Here’s the Bowerbird approach to comprehending reputational maturity:
Immature. No real audience mapping's been done. All audiences get the similar or mixed messages. Positioning is what the company strives for; proof exists somewhere, maybe, but it's scattered across spokespersons, old decks, and probably nobody could find it if you asked. In this phase, comms is reactive — a release when there's news, a LinkedIn post when someone remembers. This is true of a lot of new businesses.
Maturing. Separate audiences start building somewhat consistent perceptions about the business, even if the messaging hasn't quite caught up yet. There's a clearer sense of who the brand is, but in comms, messaging is still use inconsistently and depending on who's talking. Proof points exist — case studies, data, testimonials — but they're not able to be found, or organised anywhere useful. This stage is true for most businesses.
Mature. Each target audience comprehends exactly what it needs to about the business. Messages are delivered consistently, no matter who's speaking for the brand. Proof is clearly articulated and backs up the brand promise.
How the Templates Work
When you apply the The Bowerbird Method™ Complete Strategy Toolkit, it forces you to strategically think about your brand. Who you are trying to tell what to, and what they actually need to hear from you, to believe in you.
If you're at the Immature stage you need more strategic thinking. You need to execute all three rules.
Once you know who you're talking to, you need to figure out your brand positioning — what you want to be known for — so that you appropriately inform each of your target audiences.
Mature organisations generally have proof points and key messaging. If you lack trust, you aren’t delivering your messages appropriately and consistently. There’s likely no foundation for your communications initiatives.
Build brand reputation takes discipline and consistency.
The gap between Maturing and Mature is almost never "we don't have proof." It's "we have proof and it's buried."
The Bowerbird Method™ helps you overcome such obstacles. does not replace your own judgement, nor does it promise to with AI. Instead, the Method, templates, and AI prompts are designed to help you build, or rebuild your communications foundation the same way senior consultants do at the world’s top PR agencies.
You likely already have most of what you need to get started. You probably just haven’t thought about it this way, or understood how to piece it together. The Method demonstrates the sequence for articulating, planning, and determining who to speak to, when to speak to them, and what to say, where to say it, and in what manner.
Kai Duck, EGN and Cell-ID were built by people making sharp calls, filling very similar templates to that provided in this process.
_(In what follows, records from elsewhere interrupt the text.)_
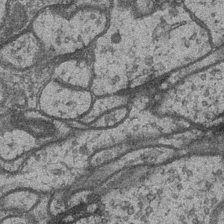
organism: Drosophila
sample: Optic medulla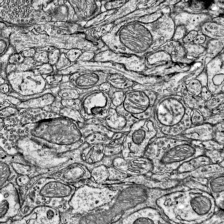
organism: Mouse
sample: Visual Cortex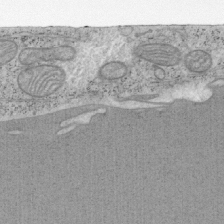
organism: Human
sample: HeLa cells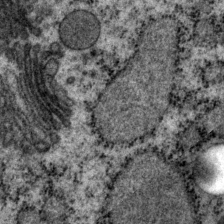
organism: P. pacificus
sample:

The templates simply take the friction out of applying the rules, so that building trust with your key people stops depending on getting lucky with the right person in the room, and becomes something you can do intentionally and repeatedly.
Marketers used to say you have to say it 19 times and then it’s true! Today, if you say the right thing once, it's a lovely moment. But when you prove it, consistently, to the people who need convincing, that's how trust gets built.